Policy experts at the world’s leading professional association of Environment and Sustainability professionals has today welcomed Prime Minister Teresa May’s confirmation that an overhaul of technical education and skills will form a central part of the Plan for Britain – but warns the strategy must be one for the long term.

Martin Baxter, Chief Policy Advisor at IEMA said this morning that the approach and predicted investment in building a stronger technical skills portfolio to boost the UK’s productivity and economic resilience is positive, and presents an opportunity to drive the UK’s skills profile and commitment to sustainability outside of the EU.


Commenting on the launch of the Government’s Industrial Strategy Green Paper, Baxter said today:

“Government must use the Industrial Strategy as an opportunity to accelerate the UK’s transition to a low-carbon, resource efficient economy – one that is flexible and agile and which gives a progressive outlook for the UK’s future outside the EU.

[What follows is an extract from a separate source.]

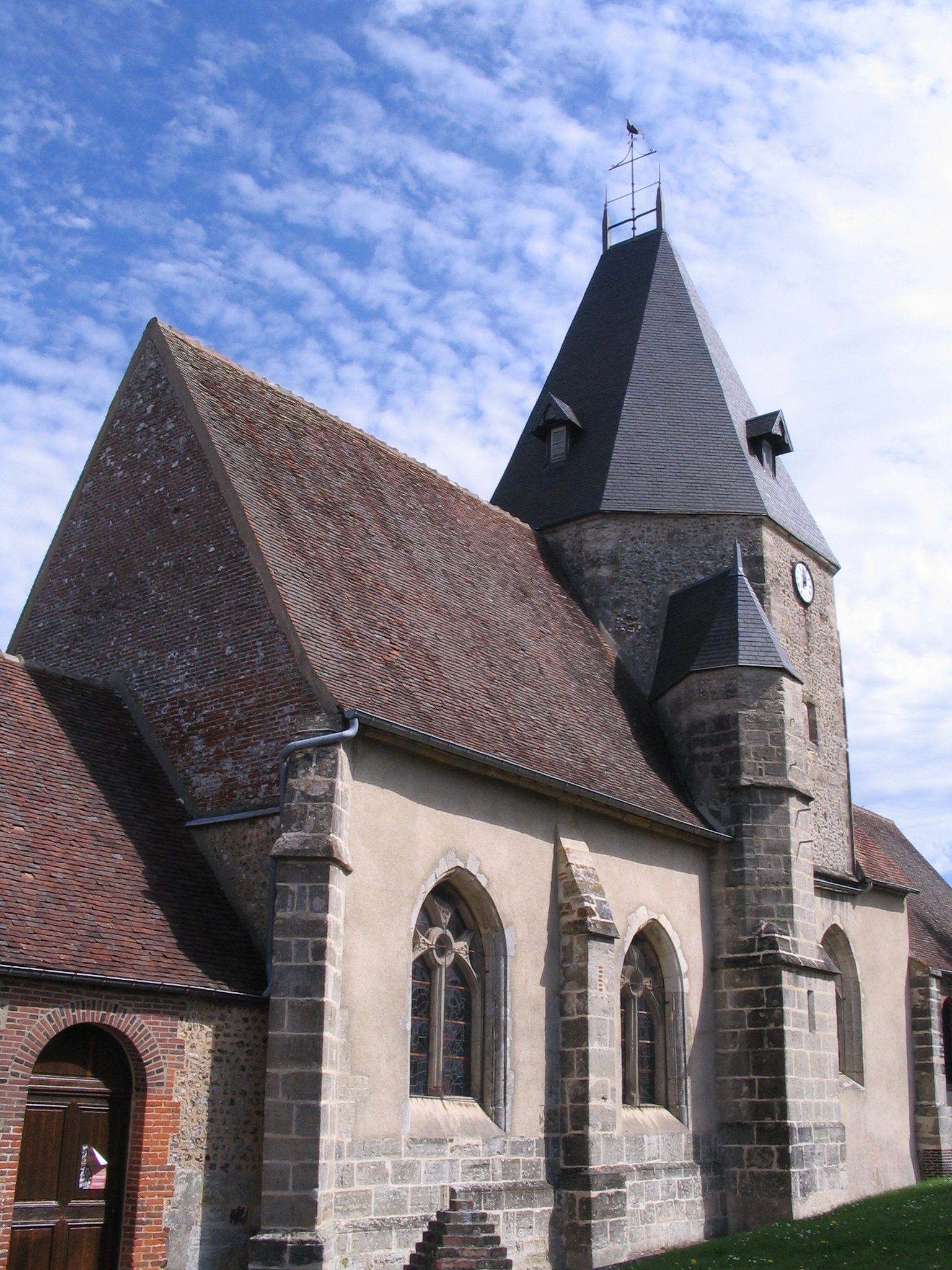 Eglise de la comune d'Aube (Orne,France)

We welcome the focus on skills and education, as it is vital that tomorrow’s workforce has the competence and capability to innovate and compete globally in high-value manufacturing and leading technology.

There is a real opportunity with the Industrial Strategy, and forthcoming 25 year Environment Plan and Carbon Emissions Reduction Plan, to set long-term economic and environmental outcomes which set the conditions to unlock investment, enhance natural capital and provide employment and export opportunities for UK business.


We will ensure that the Environment and Sustainability profession makes a positive contribution in responding to the Green Paper.”